At 22:32 4th 9月 2011, John_from_Hendon wrote:is death! They we are all equal, before our maker if you believe in such things. But in the real world and a world that uses the product of the last thousands of year of history there needs to be away that the better mousetrap cane become the dominant product (until the even better one comes along.) This process of development requires money and price to show which is 'best' or most efficient/cheapest to make and most effective. To have price there needs to be differential. But not unlimited differential. The problem has developed of monopoly/cartel capitalism that crushes everything - by price.
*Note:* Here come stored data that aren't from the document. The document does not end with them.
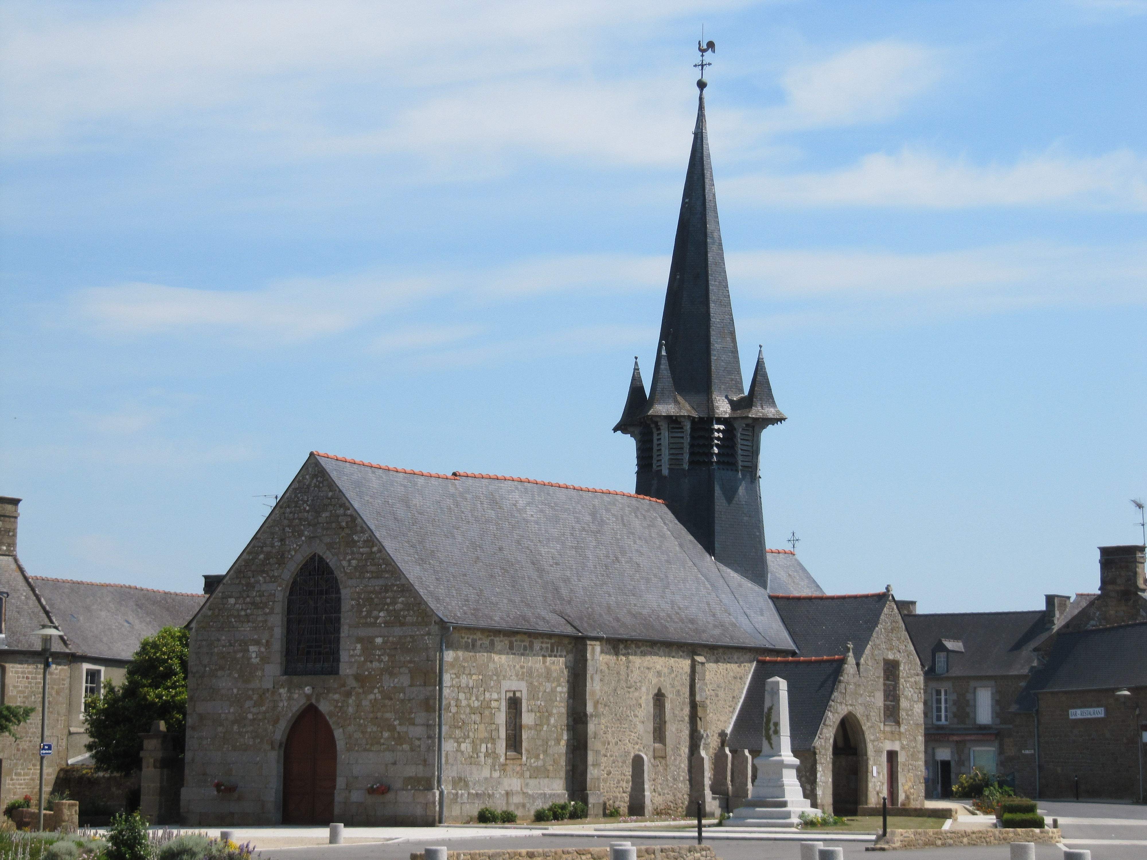 L'église Notre-Dame de Chauvigné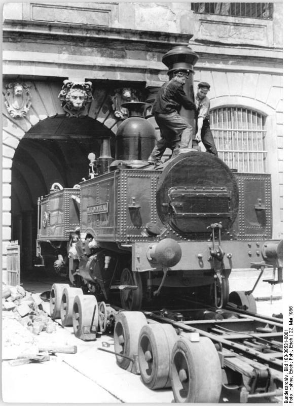 Dresden, Johanneum, Verkehrsmuseum Zentralbild Höhne-Pohl 22.5.1956 1785 A.V. Zur 750-Jahrfeier der Stadt Dresden Neues Verkehrsmuseum entsteht. Zur 750-Jahrfeier der Stadt Dresden wird im Zentrum von Dresden im Johanneum ein neues Verkehrsmuseum mit einer Ausstellung " Steifzug durch die sächsische Verkehrsgeschichte" eröffnet. Dazu kam dieser Tage die Drittälteste noch in Deutschland erhaltene Lokomotive " Muldental", die im RAW Einheit Leipzig überholt wurde, nach Dresden. Die Lokomotive wurde im Jahre 1861 in dem damaligen Chemnitz erbaut und war 91 Jahre in Betrieb. UBz: Die Lokomotive vor dem künftigen Verkehrsmuseum in Dresden.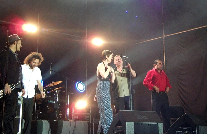 Paris Combo на закрытии Французской Весны 2012 в Киеве

This needs to be stopped so we need a limit hence my (and Dave's) 20 times.
Comment number78.
At 23:34 4th 9月 2011, All for All wrote:Again you flip, from anxiety over supposed loss of product price/quality (surely dealt with to anyone's satisfaction?), to anxiety on behalf of those who 'own capital' and compete to 'extract value' from capital and labour.
I make the point, again, that though some may start with 'dreams of idle richness' or 'command over millions' as such, most just want to make 'a success' of their lives, for self and family and friends and community, going on to 'higher things' as qualities and fate might allow.
You seem hardly to have asked of yourself, let alone answered, why any existing UK enterprise (or branch of an international company) could not (in financial emergency or from positive choice) function as normal (in fact better, relieved of many insidious 'corruptions' of purpose) using 'money' as best they can, aiming for 'differentiation' in price and quality and service etc., as - 'for the last thousands of years' - we always have!
"The problem", that you rightly identify as oppressive, is not just at the extremity of cartel / monopoly, but in all of the shades of restrictive practice associated - unfortunately but inevitably - with the kind of competition that - putting it most gently - will tend to be without first regard for the public interest!
Can you list the harms' of ending 'commercial secrecy'? And then perhaps struggle a little more to think of some gains? Ditto for freedom of conscience?
We are sitting ducks for another round of 'loss socialisation, gain privatisation', this last episode perhaps the single most dramatic but in terms of opportunity cost dwarfed by the cumulation of harms over our 'thousands of years'. I used to scan the FT - tale after tale of misallocation (put again most gently) never to register with the general public or busy-elsewhere politicians.
"Maker" or not, the "made" need democracy, and democracy needs equality, and equality needs YOUR support... Keep it secret if you must, but be ready to welcome awakening if it comes in our time?